As described above, according to the magnetic field generator for magnetron plasma of the present invention, it is possible to generate a uniform plasma over a wider area than the conventional one. Therefore, the magnetic field generator for magnetron plasma of the present invention,
When used for sputtering, the utilization efficiency of the target can be increased. Further, even when used for etching, there is a great advantage that high quality etching can be performed.

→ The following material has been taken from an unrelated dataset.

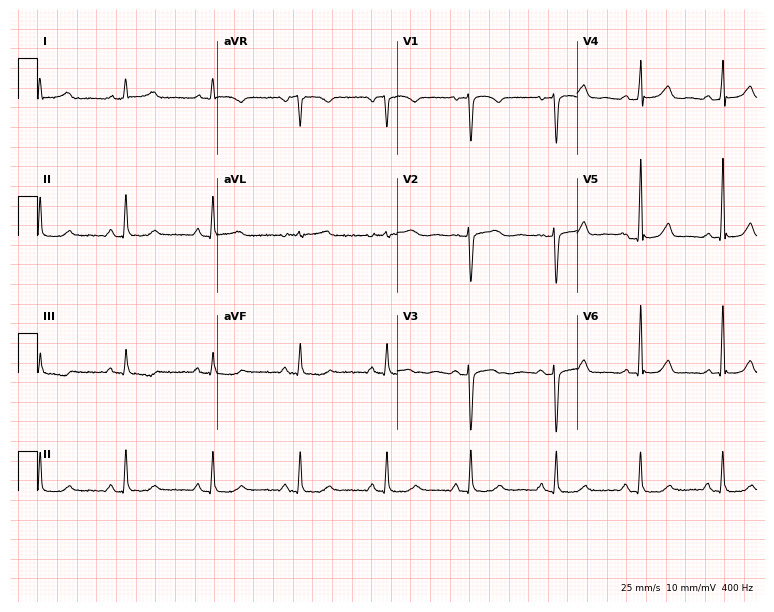
12-lead ECG from a 47-year-old female. Labelled as a normal ECG.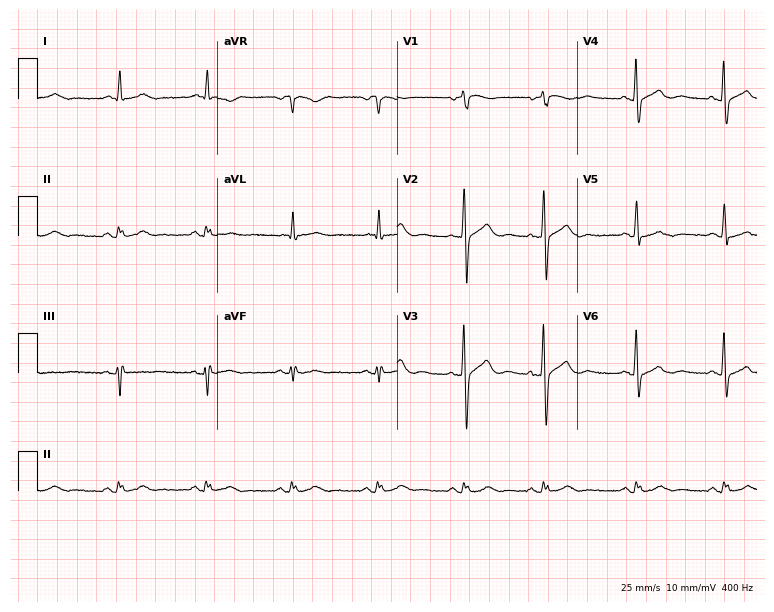
ECG — a 77-year-old male patient. Screened for six findings — first-degree AV block, right bundle branch block (RBBB), left bundle branch block (LBBB), sinus bradycardia, atrial fibrillation (AF), sinus tachycardia — none is recorded. Only these six findings were labelled.

[Brief description of drawings]

FIG. 1A is a top view of a magnetic field generator for a magnetron plasma including a dipole ring magnet of the present invention.
FIG. 1B is a diagram showing a cross-sectional portion when FIG. 1A is cut along the line GH.

FIG. 2 is a diagram showing (a) horizontal magnetic field intensity distribution and (b) plasma distribution generated by the magnetic field generator of the present invention.

FIG. 3A is a top view of a conventional magnetic field generator for a magnetron plasma including a dipole ring magnet, and FIG.
3A is a cross-sectional view of FIG. 3A taken along the line AB.

FIG. 4 is a diagram showing (a) horizontal magnetic field intensity distribution and (b) plasma distribution generated by a conventional dipole ring magnet magnetic field generator.

FIG. 5A is a longitudinal sectional view of a magnetron plasma apparatus including a conventional magnetic field generator, and FIG. 5B is a diagram showing movement of electrons in the apparatus.

FIG. 6 is a diagram showing (a) horizontal magnetic field intensity distribution and (b) plasma distribution generated by a conventional magnetic field generator using the magnet of FIG. 2.

[Explanation of symbols]

 10, 12, 36, 37 ... Electrodes 14, 38 ... Substrate 16, 38 ... Target 18 ... Magnetron plasma generator 20, 44, 45 ... Direction of electric field 22 ... Donut-shaped permanent magnet 24 ... Disk-shaped permanent magnet 26 ... Yoke 28a , 28b, 30 ... Magnetic field lines 32 ... Electrons 34 ... Endless orbits 40, 50 ... Anisotropic segment columnar magnets 42, 52 ... Stand 43, 53 ... Direction of magnetic field 46, 56 ... Plasma space

Claims (1)

[Claims] 1. A magnetic field generator for a magnetron plasma, which is used by being installed in a magnetron device for generating high density plasma, comprising a dipole ring magnet in which a plurality of anisotropic segment columnar magnets are arranged in a ring shape. Arranging the plurality of anisotropic segment columnar magnets asymmetrically with respect to the direction of the magnetic field formed in the dipole ring magnet so that the magnetic field strength distribution of the central section in the length direction of the ring magnet has a gradient. A characteristic magnetic field generator for magnetron plasma.